Search the entries for the word "cells". Copy each line in which it is found.
※
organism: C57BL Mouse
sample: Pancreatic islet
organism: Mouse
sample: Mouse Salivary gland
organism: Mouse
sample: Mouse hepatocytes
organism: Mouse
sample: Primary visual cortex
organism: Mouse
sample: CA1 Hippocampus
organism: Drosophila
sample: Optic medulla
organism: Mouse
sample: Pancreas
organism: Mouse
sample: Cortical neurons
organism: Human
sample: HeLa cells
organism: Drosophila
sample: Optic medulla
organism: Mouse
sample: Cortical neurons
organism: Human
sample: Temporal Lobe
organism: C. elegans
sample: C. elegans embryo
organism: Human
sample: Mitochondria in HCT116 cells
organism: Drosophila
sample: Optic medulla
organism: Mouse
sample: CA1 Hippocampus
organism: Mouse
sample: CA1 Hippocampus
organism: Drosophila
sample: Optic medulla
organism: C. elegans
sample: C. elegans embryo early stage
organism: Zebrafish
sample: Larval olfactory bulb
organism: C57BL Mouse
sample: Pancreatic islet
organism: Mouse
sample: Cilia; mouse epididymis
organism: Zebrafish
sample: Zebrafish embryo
※
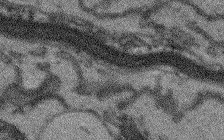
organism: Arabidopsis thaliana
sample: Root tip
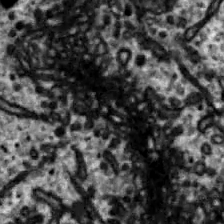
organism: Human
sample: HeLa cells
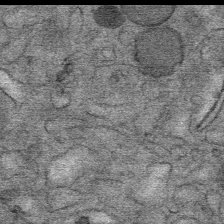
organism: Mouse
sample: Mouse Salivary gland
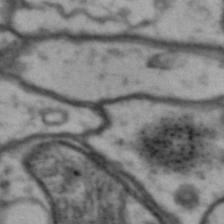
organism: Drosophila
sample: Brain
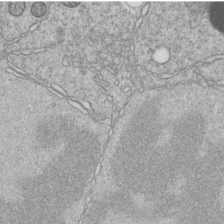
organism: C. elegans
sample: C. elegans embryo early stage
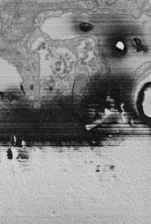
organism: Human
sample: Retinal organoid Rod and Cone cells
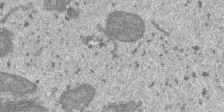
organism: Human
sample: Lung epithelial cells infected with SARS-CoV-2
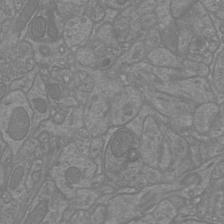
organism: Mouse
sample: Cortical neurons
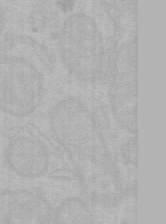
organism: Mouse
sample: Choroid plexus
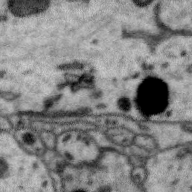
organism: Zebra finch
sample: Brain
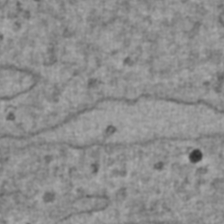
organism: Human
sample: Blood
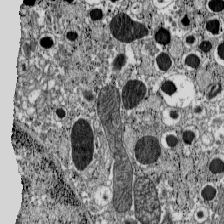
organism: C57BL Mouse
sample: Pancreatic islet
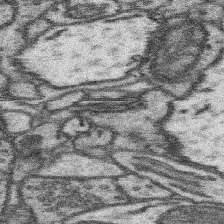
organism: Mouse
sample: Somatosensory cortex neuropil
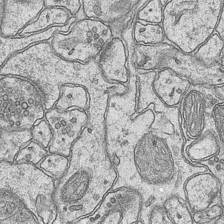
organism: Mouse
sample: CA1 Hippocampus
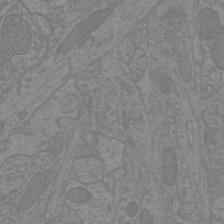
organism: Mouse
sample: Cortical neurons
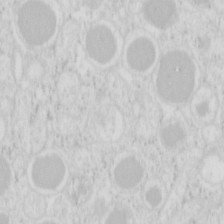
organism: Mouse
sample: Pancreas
※
§ **Answer section**:
sample: HeLa cells
sample: Mitochondria in HCT116 cells
sample: HeLa cells
sample: Retinal organoid Rod and Cone cells
sample: Lung epithelial cells infected with SARS-CoV-2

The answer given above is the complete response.